* [Task statement] Reproduce the records precisely. Omit every picture.

┄┄┄┄┄┄┄┄┄┄┄┄┄┄┄┄┄┄┄┄

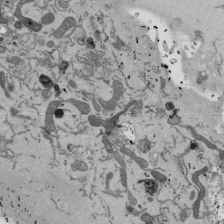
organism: Mouse
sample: ED-1 cell nuclei; centrioles
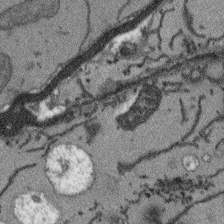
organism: Arabidopsis thaliana
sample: Root tip
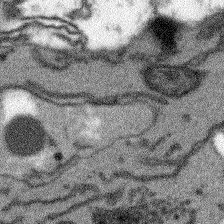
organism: Arabidopsis thaliana
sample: Root tip
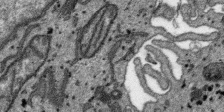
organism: Human
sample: Lung epithelial cells, uninfected (mock) control
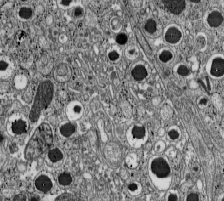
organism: C57BL Mouse
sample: Pancreatic islet
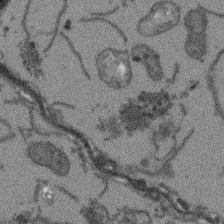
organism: Arabidopsis thaliana
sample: Root tip
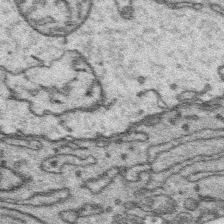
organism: Platynereis dumerilii
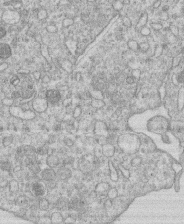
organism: Human
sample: Macrophage cells
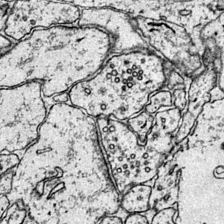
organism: Mouse
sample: Primary visual cortex
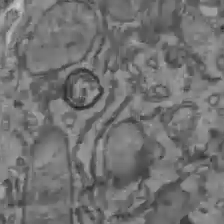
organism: C57BL Mouse
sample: Liver
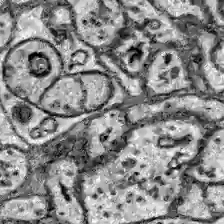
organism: Zebrafish
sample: Brain
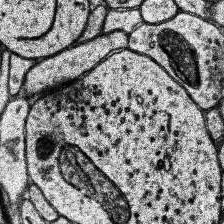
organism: Human
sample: Temporal Lobe
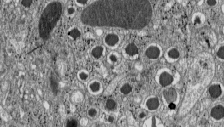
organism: C57BL Mouse
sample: Pancreatic islet
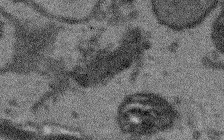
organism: Arabidopsis thaliana
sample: Root tip
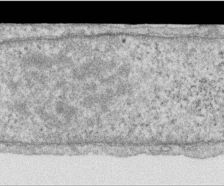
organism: Human
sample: Centriole in RPE cells
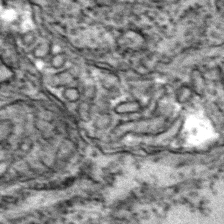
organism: Zebrafish
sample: Zebrafish embryo
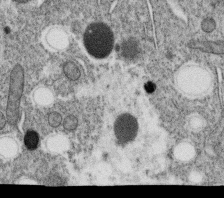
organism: C. elegans
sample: C. elegans oocyte; sperm cells
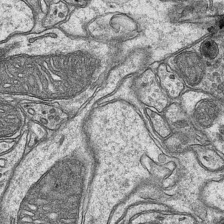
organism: Mouse
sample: CA1 Hippocampus
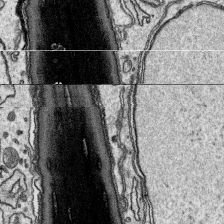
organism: Platynereis dumerilii
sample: Parapodia
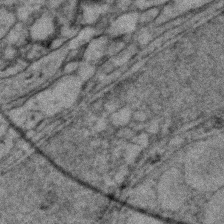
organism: Zebrafish
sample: Zebrafish embryo
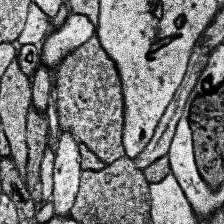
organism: Human
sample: Temporal Lobe
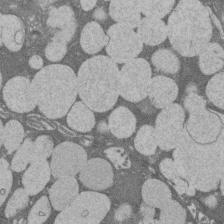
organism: Rat
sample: Salivary granule
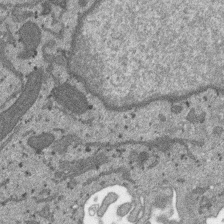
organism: Human
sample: Lung epithelial cells infected with SARS-CoV-2
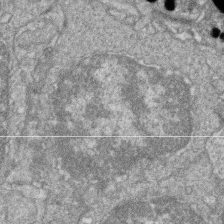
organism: Zebrafish
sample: Cilia; retinal pigment epithelium
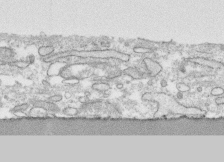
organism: Human
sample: CRL-1474
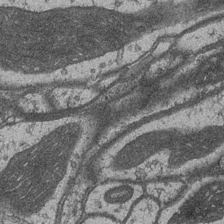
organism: Drosophila
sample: Optic medulla
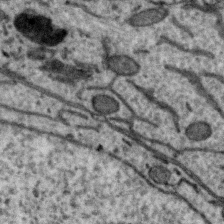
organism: Zebra finch
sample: Brain
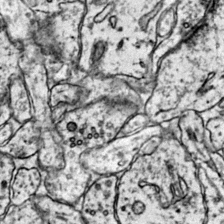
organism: Mouse
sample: Primary visual cortex
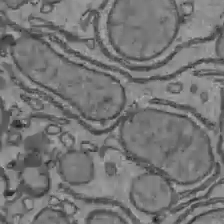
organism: C57BL Mouse
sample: Liver
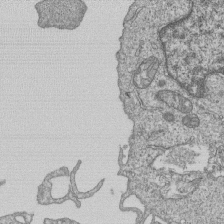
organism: Human
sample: MDA-MB-231 cells
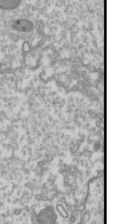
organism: Drosophila
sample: Cell division; meiosis; drosophila spermatocytes
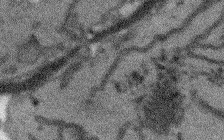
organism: Arabidopsis thaliana
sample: Root tip
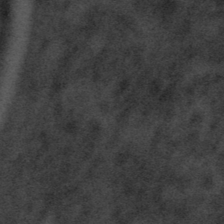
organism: Tuwongella immobilis
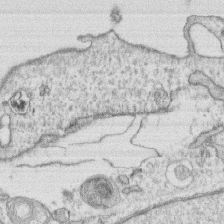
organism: Human
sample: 1205lu cells
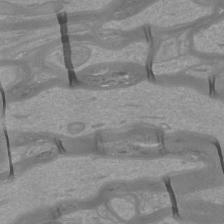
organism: Mouse
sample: Cortical neurons
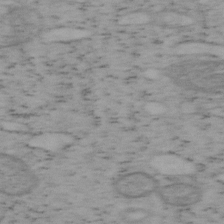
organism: Mouse
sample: OT-I killer T cells with ID8 ovarian cancer cells
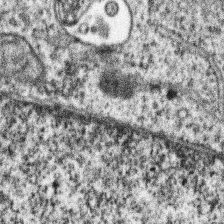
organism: Human
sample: HeLa cells
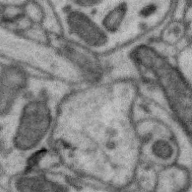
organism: Zebra finch
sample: Brain
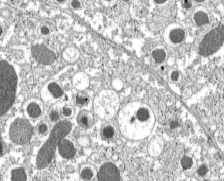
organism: C57BL Mouse
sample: Pancreatic islet
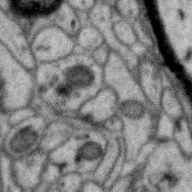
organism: Zebra finch
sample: Brain
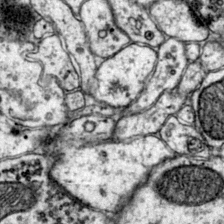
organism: Mouse
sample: Primary visual cortex
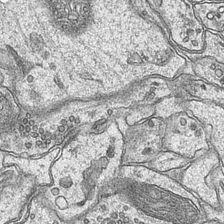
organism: Mouse
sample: CA1 Hippocampus
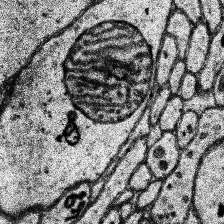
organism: Human
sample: Temporal Lobe
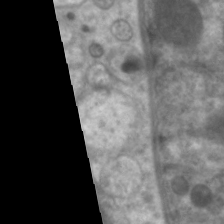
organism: C. elegans
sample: Pharynx
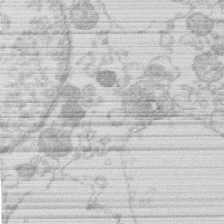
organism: Human
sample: Macrophage cells
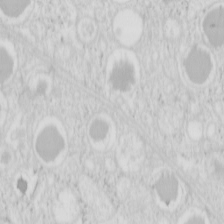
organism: Mouse
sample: Pancreas
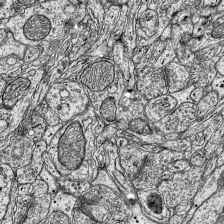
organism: Mouse
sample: Visual Cortex
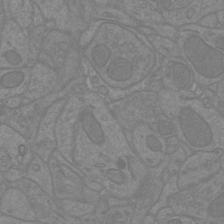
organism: Mouse
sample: Cortical neurons
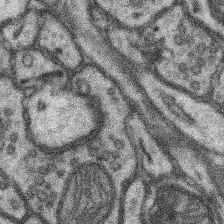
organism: Mouse
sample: Somatosensory cortex neuropil
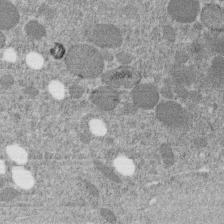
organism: C. elegans
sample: C. elegans embryo early stage
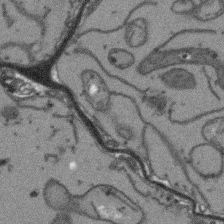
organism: Arabidopsis thaliana
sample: Root tip
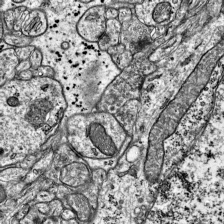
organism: Mouse
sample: Visual Cortex
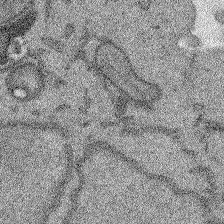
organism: Human
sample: HeLa cells
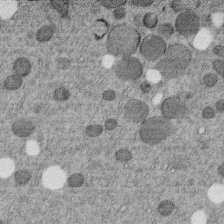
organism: C. elegans
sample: C. elegans embryo early stage
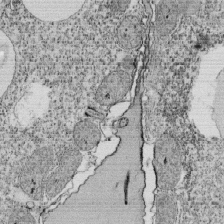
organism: Tetrahymena
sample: Cilia in tetrahymena
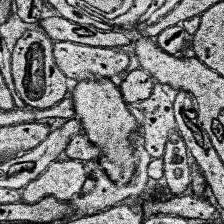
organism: Human
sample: Temporal Lobe
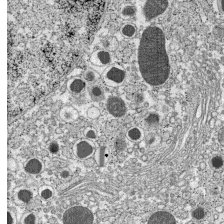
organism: C57BL Mouse
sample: Pancreatic islet
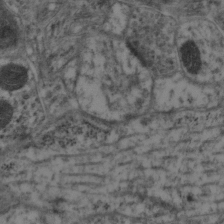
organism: Mouse
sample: Neocortex
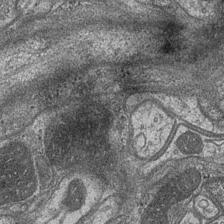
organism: Drosophila
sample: Optic medulla
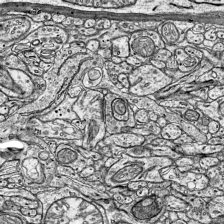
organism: Mouse
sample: Visual Cortex
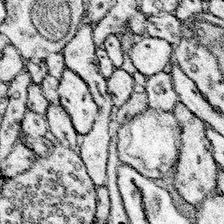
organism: Mouse
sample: Somatosensory cortex neuropil
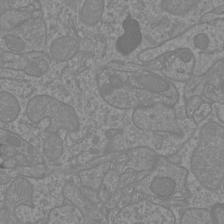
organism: Mouse
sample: Cortical neurons
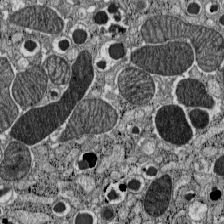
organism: C57BL Mouse
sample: Pancreatic islet
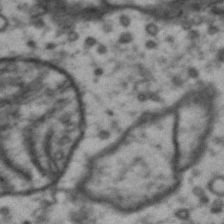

┄┄┄┄┄┄┄┄┄┄┄┄┄┄┄┄┄┄┄┄

* [Reply]
organism: Mouse
sample: ED-1 cell nuclei; centrioles
organism: Arabidopsis thaliana
sample: Root tip
organism: Arabidopsis thaliana
sample: Root tip
organism: Human
sample: Lung epithelial cells, uninfected (mock) control
organism: C57BL Mouse
sample: Pancreatic islet
organism: Arabidopsis thaliana
sample: Root tip
organism: Platynereis dumerilii
organism: Human
sample: Macrophage cells
organism: Mouse
sample: Primary visual cortex
organism: C57BL Mouse
sample: Liver
organism: Zebrafish
sample: Brain
organism: Human
sample: Temporal Lobe
organism: C57BL Mouse
sample: Pancreatic islet
organism: Arabidopsis thaliana
sample: Root tip
organism: Human
sample: Centriole in RPE cells
organism: Zebrafish
sample: Zebrafish embryo
organism: C. elegans
sample: C. elegans oocyte; sperm cells
organism: Mouse
sample: CA1 Hippocampus
organism: Platynereis dumerilii
sample: Parapodia
organism: Zebrafish
sample: Zebrafish embryo
organism: Human
sample: Temporal Lobe
organism: Rat
sample: Salivary granule
organism: Human
sample: Lung epithelial cells infected with SARS-CoV-2
organism: Zebrafish
sample: Cilia; retinal pigment epithelium
organism: Human
sample: CRL-1474
organism: Drosophila
sample: Optic medulla
organism: Zebra finch
sample: Brain
organism: Mouse
sample: Primary visual cortex
organism: C57BL Mouse
sample: Liver
organism: Human
sample: MDA-MB-231 cells
organism: Drosophila
sample: Cell division; meiosis; drosophila spermatocytes
organism: Arabidopsis thaliana
sample: Root tip
organism: Tuwongella immobilis
organism: Human
sample: 1205lu cells
organism: Mouse
sample: Cortical neurons
organism: Mouse
sample: OT-I killer T cells with ID8 ovarian cancer cells
organism: Human
sample: HeLa cells
organism: Zebra finch
sample: Brain
organism: C57BL Mouse
sample: Pancreatic islet
organism: Zebra finch
sample: Brain
organism: Mouse
sample: Primary visual cortex
organism: Mouse
sample: CA1 Hippocampus
organism: Human
sample: Temporal Lobe
organism: C. elegans
sample: Pharynx
organism: Human
sample: Macrophage cells
organism: Mouse
sample: Pancreas
organism: Mouse
sample: Visual Cortex
organism: Mouse
sample: Cortical neurons
organism: Mouse
sample: Somatosensory cortex neuropil
organism: C. elegans
sample: C. elegans embryo early stage
organism: Arabidopsis thaliana
sample: Root tip
organism: Mouse
sample: Visual Cortex
organism: Human
sample: HeLa cells
organism: C. elegans
sample: C. elegans embryo early stage
organism: Tetrahymena
sample: Cilia in tetrahymena
organism: Human
sample: Temporal Lobe
organism: C57BL Mouse
sample: Pancreatic islet
organism: Mouse
sample: Neocortex
organism: Drosophila
sample: Optic medulla
organism: Mouse
sample: Visual Cortex
organism: Mouse
sample: Somatosensory cortex neuropil
organism: Mouse
sample: Cortical neurons
organism: C57BL Mouse
sample: Pancreatic islet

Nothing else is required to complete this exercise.